I’d come forewarned. Ariane Daguin, who runs the New Jersey-based food company D’Artagnan, is a true Gascon, a hearty woman who trades in the products of her land—duck cooked in duck fat, sausages, foie gras. She had told me, “Gascony is the best region in the world, period. The quality of life, the weather, the beauty of the country. People say, ‘Oh, Tuscany, Tuscany.’ They have never been to Gascony.”
Donna and I had just come from Tuscany, and now we understood precisely what Daguin meant. Our picnic lunch had been provided by Kate Hill, who runs a cooking school called the Kitchen at Camont, in Ste-Colombe-en-Bruilhois, a thirty-minute drive from our château. “It’s Sunday,” she’d announced. “Nothing will be open, so I’ve brought you a picnic. And a bottle of Floc!” The Floc de Gascogne, an aperitif made from local grapes and fortified with Armagnac, was sweetly refreshing, the perfect elixir after a gritty trek across southern Europe.
Kate Hill is an American expat and one of the reasons I had determined to find my way to Gascony. In the early 1980s, she and a lover had traveled to Amsterdam; together they’d bought an eighty-five-foot barge and floated it down canals, transporting tourists, until the barge broke down in Agen, a small city on the Garonne River between Bordeaux and Toulouse. The lover left, but Kate stayed. “Gascony!” she said. “The Three Musketeers! Rugby! Armagnac! Duck! Nothing is subtle here.”

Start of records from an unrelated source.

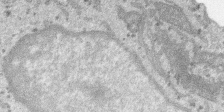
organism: Human
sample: Lung epithelial cells infected with SARS-CoV-2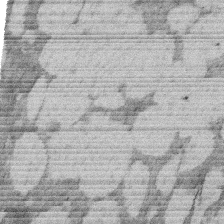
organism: Rat
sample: Salivary granule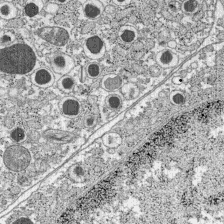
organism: C57BL Mouse
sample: Pancreatic islet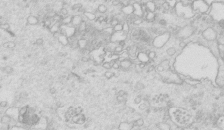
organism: Mouse
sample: Multiciliated cells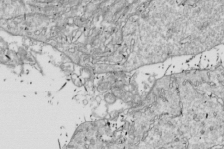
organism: Drosophila
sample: Cell division; meiosis; drosophila spermatocytes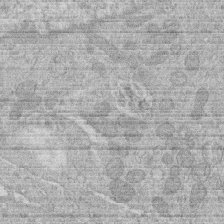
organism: Human
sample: Macrophage cells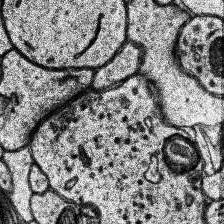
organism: Human
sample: Temporal Lobe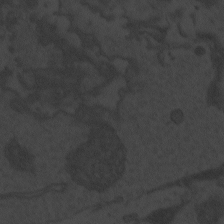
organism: Zebrafish
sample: Macrophage infected with Toxoplasma gondii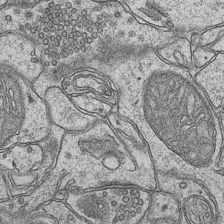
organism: Mouse
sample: CA1 Hippocampus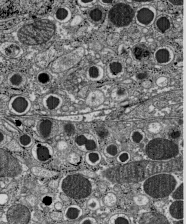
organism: C57BL Mouse
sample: Pancreatic islet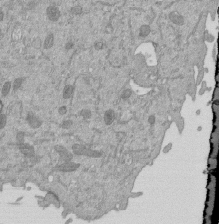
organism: Mouse
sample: ED-1 cell nuclei; centrioles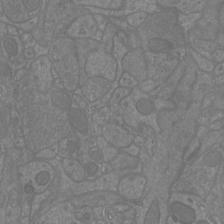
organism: Mouse
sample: Cortical neurons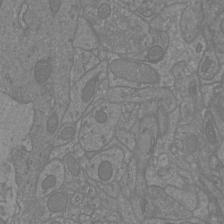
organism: Mouse
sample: Cortical neurons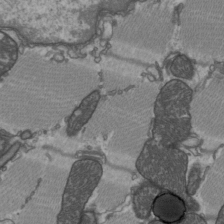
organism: C57BL Mouse
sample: Heart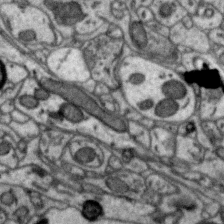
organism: Zebra finch
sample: Brain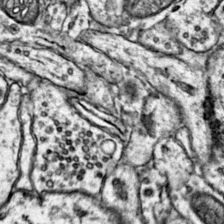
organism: Mouse
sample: Primary visual cortex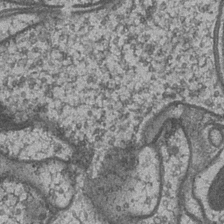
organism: Drosophila
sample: Optic medulla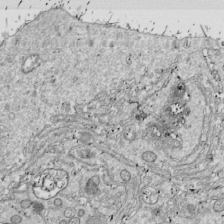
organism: Drosophila
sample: Cell division; meiosis; drosophila spermatocytes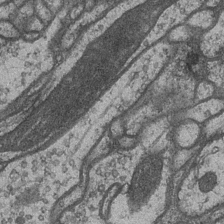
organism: Drosophila
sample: Optic medulla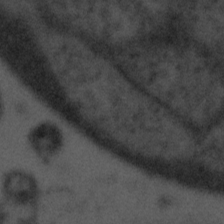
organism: Tuwongella immobilis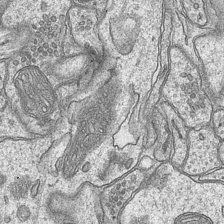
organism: Mouse
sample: CA1 Hippocampus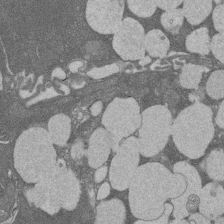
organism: Rat
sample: Salivary granule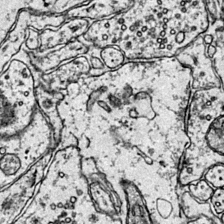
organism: Mouse
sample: Primary visual cortex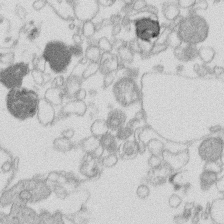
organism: Human
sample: Macrophage cells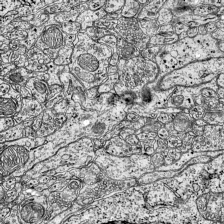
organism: Mouse
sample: Visual Cortex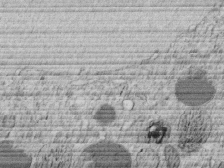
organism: C. elegans
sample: C. elegans embryo early stage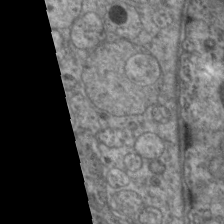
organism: C. elegans
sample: Pharynx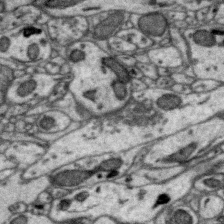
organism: Zebra finch
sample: Brain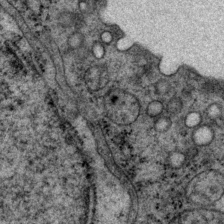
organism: P. pacificus
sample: Pharynx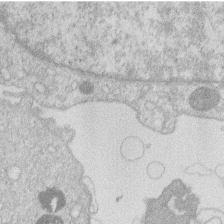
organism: Human
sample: Macrophage cells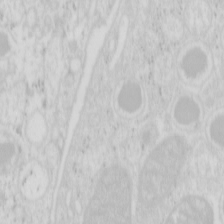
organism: Mouse
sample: Pancreas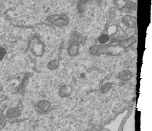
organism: Human
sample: MDA-MB-231 cells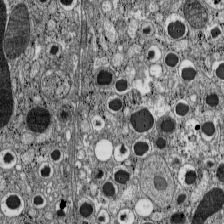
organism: C57BL Mouse
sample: Pancreatic islet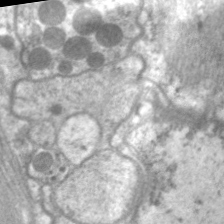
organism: C. elegans
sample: Pharynx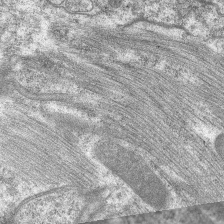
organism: C. elegans
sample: Pharynx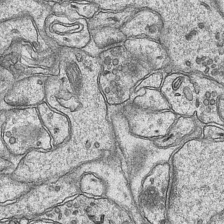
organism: Mouse
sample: CA1 Hippocampus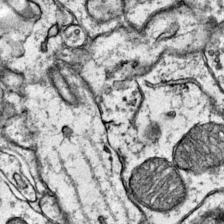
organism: Mouse
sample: Primary visual cortex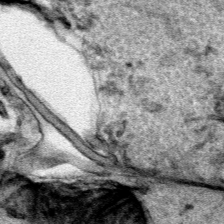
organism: Human
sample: Mitochondria in HCT116 cells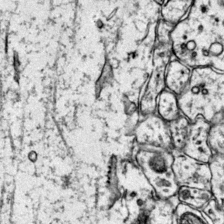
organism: Mouse
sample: Primary visual cortex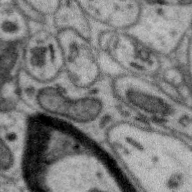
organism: Zebra finch
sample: Brain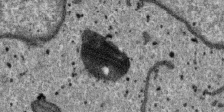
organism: Human
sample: Lung epithelial cells, uninfected (mock) control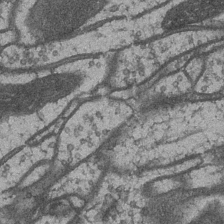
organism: Drosophila
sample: Optic medulla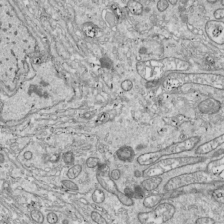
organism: Drosophila
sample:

Kate is a big woman in every way. And from the standpoint of culinary knowledge and her generosity in sharing it, she’s Julia big. Her friends often stay on the barge, while her employees occupy the 1970s-era trailers that dot the overgrown property, surrounded by roosters crowing, quail cooing, fruit ripe on tree branches. And it was Kate who’d brought a butcher named Dominique Chapolard to an International Association of Culinary Professionals gathering in Portland, Oregon, that I’d attended two years previously, to promote what she calls seed-to-table eating.
Chapolard speaks little English, so Kate had translated to the packed Portland kitchen as he broke down half a hog in his fashion, more elegant and thoughtful than the American method. Indeed, his whole being—the giant mustache, the mellifluous French, the way he caressed the animal—so clearly exuded a care for our food and animals that I rarely encounter in America. I was ready to pack my bags right then.
In the weeks and months that followed, the idea of Gascony got under my skin. One of the region’s specialties, duck confit—fatty duck legs poached in fat, stored submerged in snowy duck lard for months or years—is my favorite food on earth. The other specialties—blood sausage, prunes, Armagnac—also spoke to me, as hearty, fearless food. I-love-life food. Charcuterie—the pig preparations that I’d written an entire book about—was still being practiced in Gascony as it had been ceaselessly for centuries. And, as I was well aware, Gascony’s food culture has had a positive and lasting impact on America’s fine dining scene. Jean-Louis Palladin was a Gascon, lured from his restaurant in Condom to open Jean-Louis in Washington, D.C.’s Watergate Hotel. He brought over a young chef named Eric Ripert, who went on to helm Le Bernardin in Manhattan. And the San Francisco-based chef Laurent Manrique grew up in a tiny town just outside Condom (pronounced cohn-DOHM, by the way).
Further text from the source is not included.